MicroRNA Monitoring in Human Alveolar Macrophages from Patients with Smoking-Related Lung Diseases: A Preliminary Study

Davida Mirra  1 Renata Esposito  1 Giuseppe Spaziano  1 Liberata Sportiello  2   3 Francesca Panico  4 Antonio Squillante  5 Maddalena Falciani  6 Ida Cerqua  7 Luca Gallelli  4 Erika Cione  8 Bruno D'Agostino  1
Affiliations

MicroRNA Monitoring in Human Alveolar Macrophages from Patients with Smoking-Related Lung Diseases: A Preliminary Study

Davida Mirra et al. Biomedicines. .

Abstract

Chronic obstructive pulmonary disease (COPD) is a progressive lung disease that is commonly considered to be a potent driver of non-small cell lung cancer (NSCLC) development and related mortality. A growing body of evidence supports a role of the immune system, mainly played by alveolar macrophages (AMs), in key axes regulating the development of COPD or NSCLC phenotypes in response to harmful agents. MicroRNAs (miRNAs) are small non-coding RNAs that influence most biological processes and interfere with several regulatory pathways.
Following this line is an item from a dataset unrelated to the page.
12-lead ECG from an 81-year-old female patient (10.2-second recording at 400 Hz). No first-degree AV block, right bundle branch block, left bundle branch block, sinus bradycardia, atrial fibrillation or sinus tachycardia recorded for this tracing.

The purpose of this study was to assess miRNA expression patterns in patients with COPD, NSCLC, and ever- or never-smoker controls to explore their involvement in smoking-related diseases. Bronchoalveolar lavage (BAL) specimens were collected from a prospective cohort of 43 sex-matched subjects to determine the expressions of hsa-miR-223-5p, 16-5p, 20a-5p, -17-5p, 34a-5p and 106a-5p by RT-PCR. In addition, a bioinformatic analysis of miRNA target genes linked to cancer was performed. Distinct and common miRNA expression levels were identified in each pathological group, suggesting their possible role as an index of NSCLC or COPD microenvironment. Moreover, we identified miRNA targets linked to carcinogenesis using in silico analysis. In conclusion, this study identified miRNA signatures in AMs, allowing us to understand the molecular mechanisms underlying smoking-related conditions and potentially providing new insights for diagnosis or pharmacological treatment.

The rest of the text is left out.